A.P. also argues that Detwiler v. Gall, Landau & Young Construction Co., 42 Wn.App. 567, 712 P.2d 316 (1986), compels redaction of her expert's name as expert work product under CR 26(b)(5). In that negligence case, Gall, Landau & Young Construction Company (GLY) served interrogatories on Detwiler, seeking information about the identity of Detwiler's consulting experts. Id. at 568. Detwiler objected to the request, but GLY successfully sought an order compelling answers to the interrogatories. Id. On discretionary review, we considered "whether GLY may discover identifying information about [consulting] experts without a showing of exceptional circumstances." Id. Relying on federal case law interpreting Federal Rule of Civil Procedure 26, we concluded that a consulting expert's name amounts to work product under CR 26(b)(5) and is "not discoverable absent a showing of exceptional circumstances." Id. at 569-72.

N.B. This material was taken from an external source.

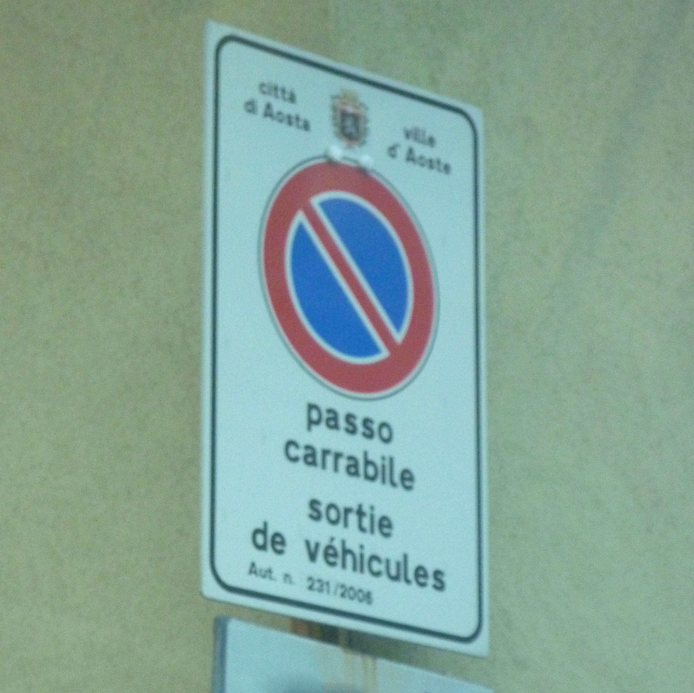 Panneau bilingue av. Garibaldi à Aoste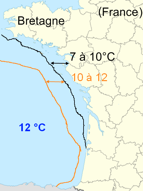 Température de la mer de la côte française le 9 janvier 2009 après un grand épisode très froid en France d'environ 15 jours (vent de nord est), grande différence jusqu'à 5°C de l'eau.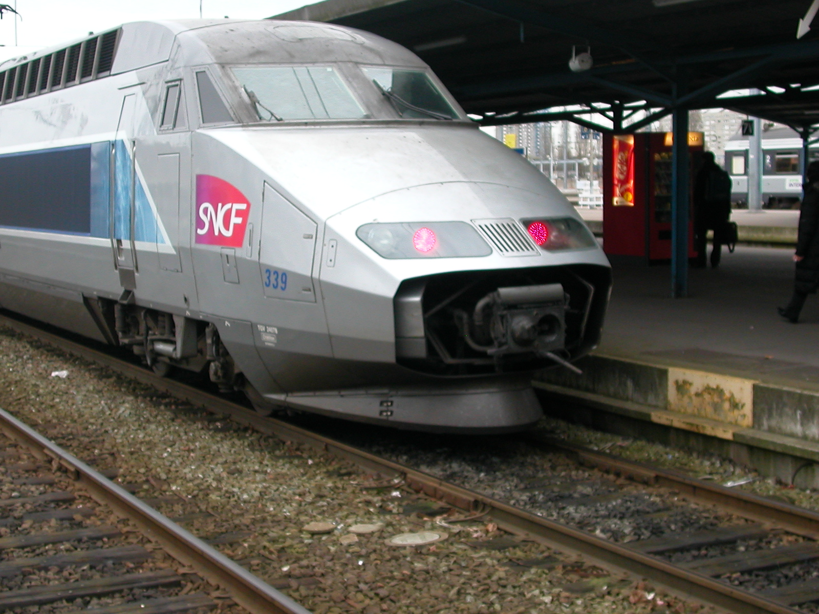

CR 26(b)(5) governs discovery of expert work product. It protects "facts known or opinions held by an expert who is not expected to be called as a witness at trial" unless the party seeking discovery shows "exceptional circumstances under which it is impracticable for the party seeking discovery to obtain facts or opinions on the same subject by other means." CR 26(b)(5)(B).
Detwiler cites former CR 26(b)(4) (1985) "govern[ing] the discovery of information concerning experts."
A.P.'s reliance on Detwiler is inapt. A.P. is not seeking to prevent disclosure of information in a discovery dispute. She is seeking to redact information in a court filing. To do so, she must overcome the presumption of openness under article I, section 10 of our constitution. Rufer, 154 Wn.2d at 540. While the work-product doctrine is a "well-established principle that protects important interests," it is not "a fundamental right with constitutional moorings." Parvin, 184 Wn.2d at 757. Under Ishikawa, A.P. can overcome the constitutional presumption of openness only if she can show a specific, concrete, certain, and definite need for redaction to prevent a" 'serious and imminent threat'" to her fair trial rights. Parvin, 184 Wn.2d at 766-67 (quoting Ishikawa, 97 Wn.2d at 37). Detwiler does not relieve her of that obligation.
Internal quotation marks omitted.
Because A.P. made no specific showing of need under Ishikawa, the trial court did not abuse its discretion by denying her motion to redact under CR 26(b). We affirm.